Cite as: https://hdl.handle.net/11858/00-001M-0000-0012-2A3C-A
Abstract
Local voxel patterns of fMRI signals contain specific information about cognitive processes ranging from basic sensory processing to high level decision making. These patterns can be detected using multivariate pattern classification, and localization of these patterns can be achieved with searchlight methods in which the information content of spherical sub-volumes of the fMRI signal is assessed. The only assumption made by this approach is that the patterns are spatially local. We present a cortical surface-based searchlight approach to pattern localization. Voxels are grouped according to distance along the cortical surface—the intrinsic metric of cortical anatomy—rather than Euclidean distance as in volumetric searchlights.

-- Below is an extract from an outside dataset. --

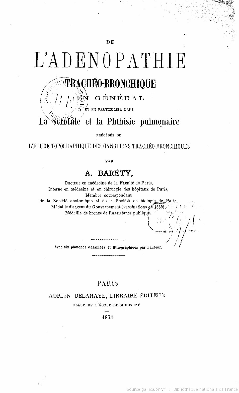 Titre : De l'Adénopathie trachéo-bronchique en général et en particulier dans la scrofule et la phtisie pulmonaire, précédée de l'étude topographique des ganglions trachéo-bronchiques, par A. Baréty,... Auteur : Baréty, Alexandre (1844-1918) Éditeur : A. Delahaye (Paris) Date d'édition : 1874 Type : monographie imprimée Langue : Français Format : In-8° , 318 p. et pl. Format : application/pdf Droits : domaine public Identifiant : ark:/12148/bpt6k5484941f Source : Bibliothèque nationale de France, département Sciences et techniques, 8-TD95-79 Relation : Provenance : bnf.fr Date de mise en ligne : 10/02/2009
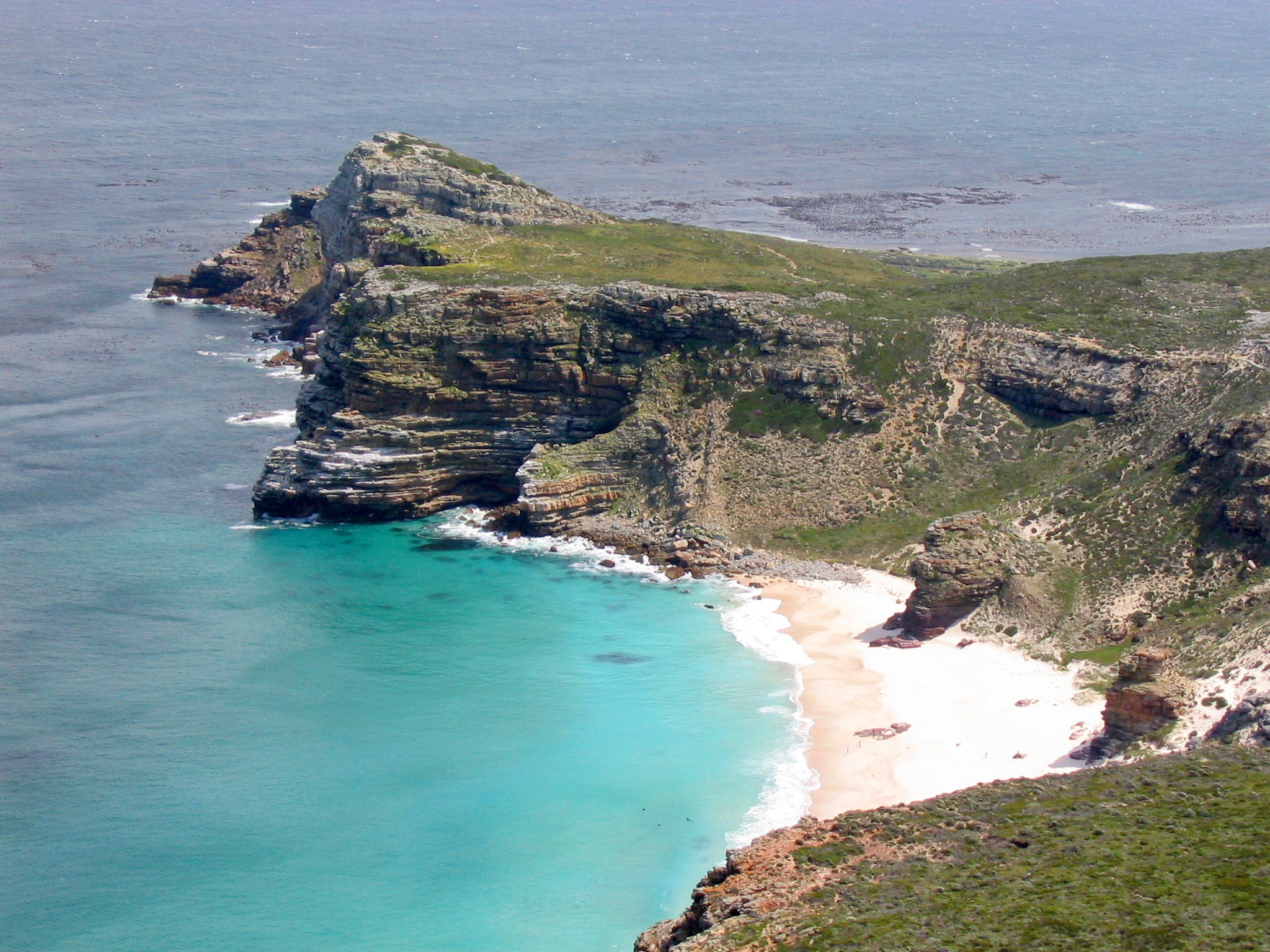 Blick auf das Kap Der Guten Hoffnung (von Cape Point aus)

Using a paradigm in which the category of visually presented objects is decoded, we compare the surface-based method to a standard volumetric searchlight technique. Group analyses of accuracy maps produced by both methods show similar distributions of informative regions. The surface-based method achieves a finer spatial specificity with comparable peak values of significance, while the volumetric method appears to be more sensitive to small informative regions and might also capture information not located directly within the gray matter. Furthermore, our findings show that a surface centered in the middle of the gray matter contains more information than to the white–gray boundary or the pial surface.